EXERCISE INPUTS:

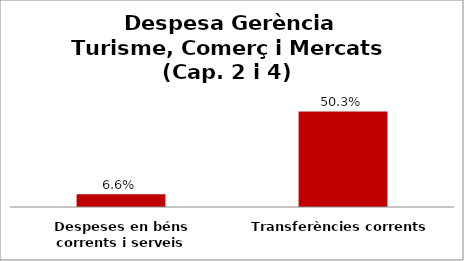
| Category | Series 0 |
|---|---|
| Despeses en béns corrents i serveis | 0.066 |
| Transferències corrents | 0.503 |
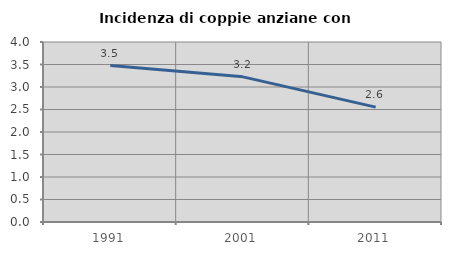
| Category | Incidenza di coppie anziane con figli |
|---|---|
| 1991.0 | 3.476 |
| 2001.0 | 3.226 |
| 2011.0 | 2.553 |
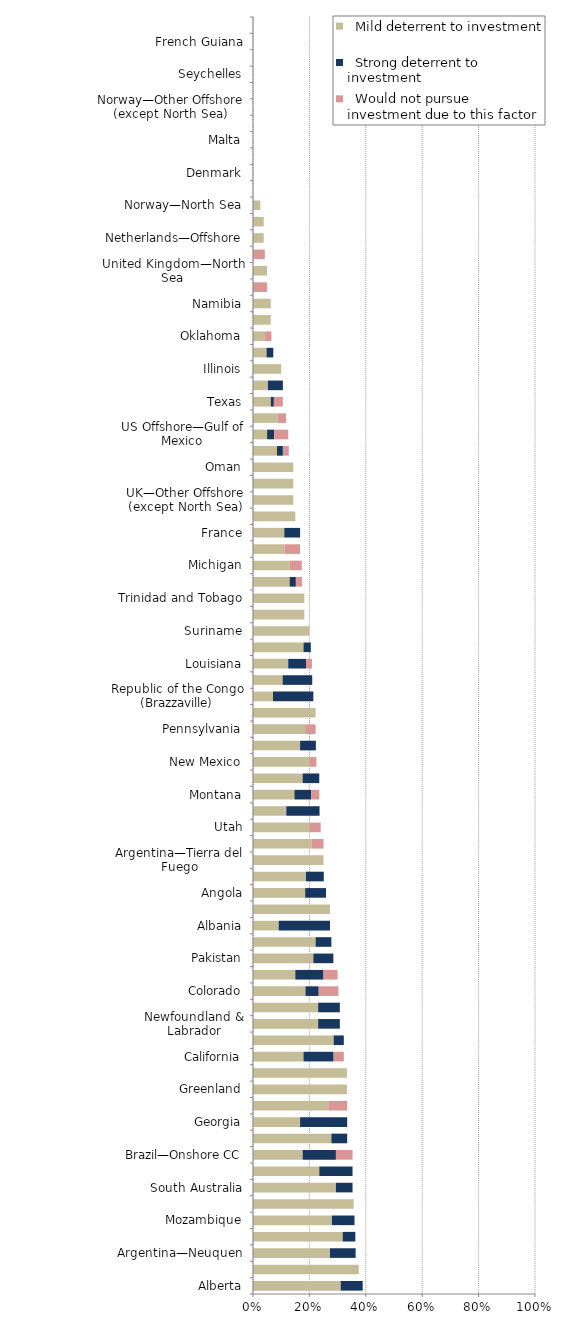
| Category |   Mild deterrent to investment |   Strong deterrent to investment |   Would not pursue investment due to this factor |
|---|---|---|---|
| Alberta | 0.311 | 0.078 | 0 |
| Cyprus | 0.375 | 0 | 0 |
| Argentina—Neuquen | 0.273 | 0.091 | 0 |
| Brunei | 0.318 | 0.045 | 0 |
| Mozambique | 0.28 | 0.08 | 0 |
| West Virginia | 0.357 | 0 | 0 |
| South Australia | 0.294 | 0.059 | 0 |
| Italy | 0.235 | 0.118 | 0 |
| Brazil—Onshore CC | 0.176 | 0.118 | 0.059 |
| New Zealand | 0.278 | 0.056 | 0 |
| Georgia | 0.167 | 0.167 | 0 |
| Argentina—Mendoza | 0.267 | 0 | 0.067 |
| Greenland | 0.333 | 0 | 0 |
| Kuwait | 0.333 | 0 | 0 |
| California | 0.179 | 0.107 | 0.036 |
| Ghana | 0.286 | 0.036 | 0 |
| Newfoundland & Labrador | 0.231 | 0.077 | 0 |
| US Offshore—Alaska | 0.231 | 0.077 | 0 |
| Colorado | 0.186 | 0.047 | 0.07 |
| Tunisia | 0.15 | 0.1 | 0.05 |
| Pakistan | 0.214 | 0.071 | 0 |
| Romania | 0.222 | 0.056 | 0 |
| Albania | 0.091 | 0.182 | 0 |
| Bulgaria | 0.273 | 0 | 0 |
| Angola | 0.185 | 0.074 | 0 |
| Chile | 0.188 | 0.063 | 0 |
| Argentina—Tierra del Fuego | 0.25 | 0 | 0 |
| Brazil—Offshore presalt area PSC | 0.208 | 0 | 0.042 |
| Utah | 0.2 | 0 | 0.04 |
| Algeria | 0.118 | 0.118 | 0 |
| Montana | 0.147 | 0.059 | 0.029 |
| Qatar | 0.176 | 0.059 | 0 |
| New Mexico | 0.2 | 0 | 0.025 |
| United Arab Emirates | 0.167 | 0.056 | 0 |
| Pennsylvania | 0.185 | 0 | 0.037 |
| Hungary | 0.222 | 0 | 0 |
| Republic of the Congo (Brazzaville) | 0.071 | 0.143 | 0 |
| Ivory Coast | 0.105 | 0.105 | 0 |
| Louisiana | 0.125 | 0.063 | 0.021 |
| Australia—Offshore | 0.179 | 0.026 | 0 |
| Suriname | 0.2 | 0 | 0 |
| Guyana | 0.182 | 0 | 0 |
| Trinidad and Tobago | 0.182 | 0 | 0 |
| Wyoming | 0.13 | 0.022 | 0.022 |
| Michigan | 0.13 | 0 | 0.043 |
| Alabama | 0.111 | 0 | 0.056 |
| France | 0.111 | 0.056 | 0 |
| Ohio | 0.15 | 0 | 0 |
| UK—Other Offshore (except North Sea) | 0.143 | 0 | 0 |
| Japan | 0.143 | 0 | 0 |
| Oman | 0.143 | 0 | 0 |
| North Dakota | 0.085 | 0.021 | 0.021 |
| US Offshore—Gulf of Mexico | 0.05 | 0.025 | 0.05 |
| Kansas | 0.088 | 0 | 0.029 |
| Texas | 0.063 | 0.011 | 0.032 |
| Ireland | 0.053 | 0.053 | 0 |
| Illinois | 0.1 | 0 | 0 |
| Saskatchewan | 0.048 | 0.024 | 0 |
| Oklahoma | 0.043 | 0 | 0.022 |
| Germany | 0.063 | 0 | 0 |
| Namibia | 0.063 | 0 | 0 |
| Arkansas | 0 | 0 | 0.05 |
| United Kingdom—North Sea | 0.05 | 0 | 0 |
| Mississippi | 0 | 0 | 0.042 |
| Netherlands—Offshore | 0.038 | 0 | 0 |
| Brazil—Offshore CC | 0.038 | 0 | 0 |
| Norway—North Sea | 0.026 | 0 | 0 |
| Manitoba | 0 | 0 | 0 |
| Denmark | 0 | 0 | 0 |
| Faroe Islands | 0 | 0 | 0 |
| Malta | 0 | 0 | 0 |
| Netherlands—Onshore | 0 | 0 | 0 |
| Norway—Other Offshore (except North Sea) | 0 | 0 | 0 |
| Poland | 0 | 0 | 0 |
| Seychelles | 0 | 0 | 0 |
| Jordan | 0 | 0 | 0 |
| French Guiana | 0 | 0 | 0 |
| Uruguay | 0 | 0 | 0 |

* * *

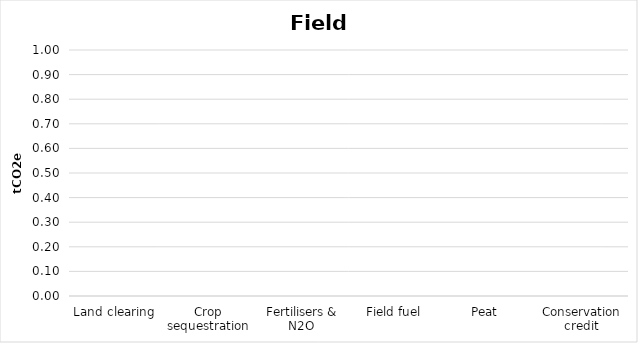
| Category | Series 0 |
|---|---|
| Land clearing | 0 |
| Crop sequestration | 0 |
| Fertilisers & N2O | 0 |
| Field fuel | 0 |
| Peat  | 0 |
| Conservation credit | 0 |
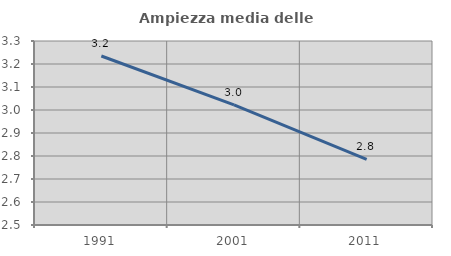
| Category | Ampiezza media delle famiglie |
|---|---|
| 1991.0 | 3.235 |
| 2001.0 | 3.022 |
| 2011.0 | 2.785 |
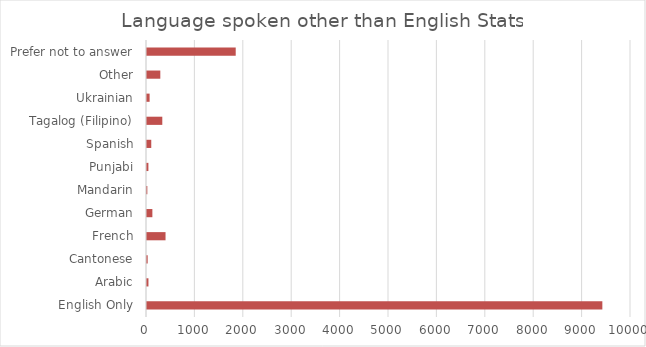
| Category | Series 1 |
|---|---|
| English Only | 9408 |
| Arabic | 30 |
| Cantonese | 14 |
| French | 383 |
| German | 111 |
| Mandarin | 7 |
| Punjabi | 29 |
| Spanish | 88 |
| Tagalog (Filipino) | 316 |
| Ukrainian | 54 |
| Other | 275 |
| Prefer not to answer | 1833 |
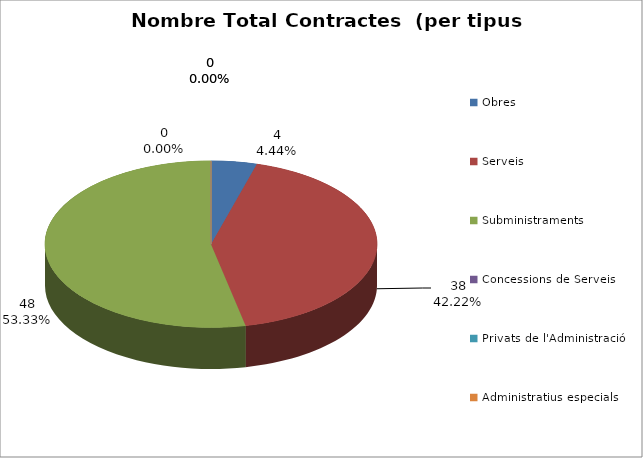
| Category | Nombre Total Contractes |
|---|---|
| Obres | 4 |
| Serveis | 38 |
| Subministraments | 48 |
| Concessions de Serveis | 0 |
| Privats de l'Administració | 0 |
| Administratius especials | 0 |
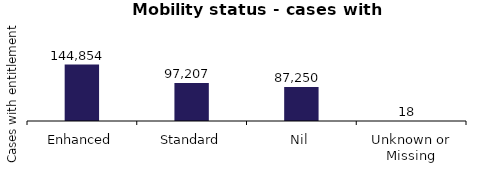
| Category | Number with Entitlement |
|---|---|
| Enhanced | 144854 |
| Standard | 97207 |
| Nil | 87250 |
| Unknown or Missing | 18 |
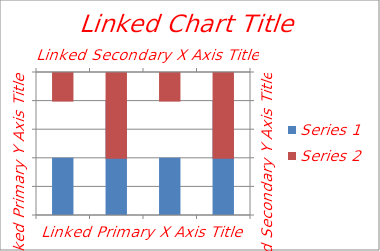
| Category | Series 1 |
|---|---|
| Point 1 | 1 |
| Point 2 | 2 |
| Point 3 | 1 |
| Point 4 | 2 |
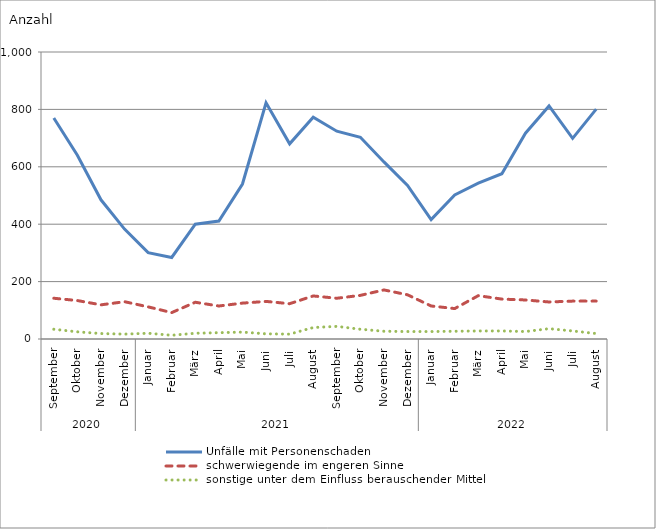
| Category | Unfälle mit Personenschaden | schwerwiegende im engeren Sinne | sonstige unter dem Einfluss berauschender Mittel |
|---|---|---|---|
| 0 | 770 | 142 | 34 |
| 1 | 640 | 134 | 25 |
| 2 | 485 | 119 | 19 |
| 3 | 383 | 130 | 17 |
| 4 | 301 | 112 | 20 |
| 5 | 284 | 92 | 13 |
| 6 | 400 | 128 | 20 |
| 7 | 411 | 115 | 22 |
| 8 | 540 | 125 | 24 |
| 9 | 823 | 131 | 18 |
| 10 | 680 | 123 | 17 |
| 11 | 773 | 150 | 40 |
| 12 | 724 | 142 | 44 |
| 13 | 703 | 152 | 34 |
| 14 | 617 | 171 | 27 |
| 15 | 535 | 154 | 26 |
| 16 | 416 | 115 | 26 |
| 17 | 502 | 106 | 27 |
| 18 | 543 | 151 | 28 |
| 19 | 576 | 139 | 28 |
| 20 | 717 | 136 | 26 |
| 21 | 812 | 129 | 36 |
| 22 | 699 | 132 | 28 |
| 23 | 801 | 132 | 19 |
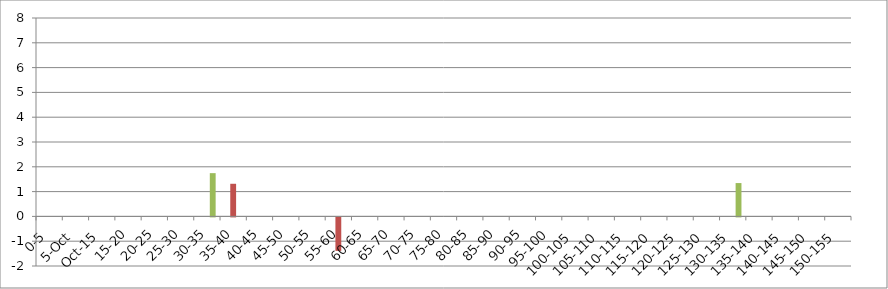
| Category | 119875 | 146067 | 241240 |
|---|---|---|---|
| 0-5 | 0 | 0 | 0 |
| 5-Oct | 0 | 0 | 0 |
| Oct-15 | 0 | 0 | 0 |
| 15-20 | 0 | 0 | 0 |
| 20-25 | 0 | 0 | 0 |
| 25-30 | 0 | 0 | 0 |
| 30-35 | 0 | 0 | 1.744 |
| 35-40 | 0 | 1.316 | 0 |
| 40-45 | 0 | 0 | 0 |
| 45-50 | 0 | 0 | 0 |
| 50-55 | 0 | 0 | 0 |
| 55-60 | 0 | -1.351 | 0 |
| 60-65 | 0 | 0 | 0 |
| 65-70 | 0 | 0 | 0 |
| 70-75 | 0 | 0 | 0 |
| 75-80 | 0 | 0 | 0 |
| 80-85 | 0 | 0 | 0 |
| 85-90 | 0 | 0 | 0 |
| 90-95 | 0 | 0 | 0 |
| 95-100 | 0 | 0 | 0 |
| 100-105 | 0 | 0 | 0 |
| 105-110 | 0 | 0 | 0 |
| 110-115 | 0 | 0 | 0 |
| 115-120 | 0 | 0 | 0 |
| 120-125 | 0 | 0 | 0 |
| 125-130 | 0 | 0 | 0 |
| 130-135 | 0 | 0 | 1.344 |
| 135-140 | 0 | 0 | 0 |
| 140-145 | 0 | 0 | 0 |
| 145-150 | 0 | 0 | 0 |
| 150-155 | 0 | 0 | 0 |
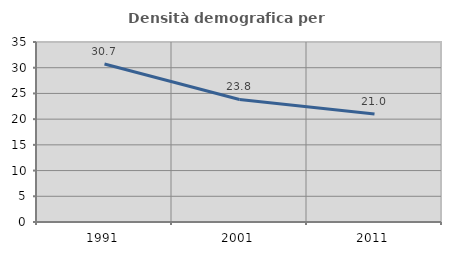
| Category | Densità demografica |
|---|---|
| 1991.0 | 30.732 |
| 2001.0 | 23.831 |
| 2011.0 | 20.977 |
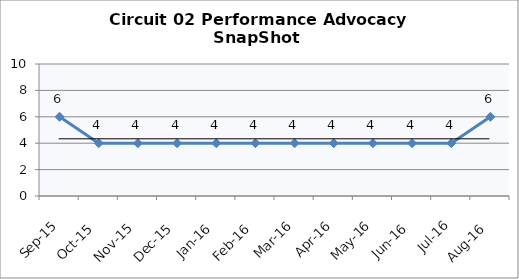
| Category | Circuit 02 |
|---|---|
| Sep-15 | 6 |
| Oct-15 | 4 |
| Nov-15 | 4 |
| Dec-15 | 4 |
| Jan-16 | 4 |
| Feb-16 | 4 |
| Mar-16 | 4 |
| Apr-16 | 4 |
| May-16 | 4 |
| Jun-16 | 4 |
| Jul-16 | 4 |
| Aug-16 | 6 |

GOAL OF THE EXERCISE: All lines above between those holding "Japan | 0.143 | 0 | 0 |" and "Uruguay | 0 | 0 | 0 |", inclusive, must be set down unchanged, and no other line may be included.

RESPONSE FOR THIS EXERCISE:
| Japan | 0.143 | 0 | 0 |
| Oman | 0.143 | 0 | 0 |
| North Dakota | 0.085 | 0.021 | 0.021 |
| US Offshore—Gulf of Mexico | 0.05 | 0.025 | 0.05 |
| Kansas | 0.088 | 0 | 0.029 |
| Texas | 0.063 | 0.011 | 0.032 |
| Ireland | 0.053 | 0.053 | 0 |
| Illinois | 0.1 | 0 | 0 |
| Saskatchewan | 0.048 | 0.024 | 0 |
| Oklahoma | 0.043 | 0 | 0.022 |
| Germany | 0.063 | 0 | 0 |
| Namibia | 0.063 | 0 | 0 |
| Arkansas | 0 | 0 | 0.05 |
| United Kingdom—North Sea | 0.05 | 0 | 0 |
| Mississippi | 0 | 0 | 0.042 |
| Netherlands—Offshore | 0.038 | 0 | 0 |
| Brazil—Offshore CC | 0.038 | 0 | 0 |
| Norway—North Sea | 0.026 | 0 | 0 |
| Manitoba | 0 | 0 | 0 |
| Denmark | 0 | 0 | 0 |
| Faroe Islands | 0 | 0 | 0 |
| Malta | 0 | 0 | 0 |
| Netherlands—Onshore | 0 | 0 | 0 |
| Norway—Other Offshore (except North Sea) | 0 | 0 | 0 |
| Poland | 0 | 0 | 0 |
| Seychelles | 0 | 0 | 0 |
| Jordan | 0 | 0 | 0 |
| French Guiana | 0 | 0 | 0 |
| Uruguay | 0 | 0 | 0 |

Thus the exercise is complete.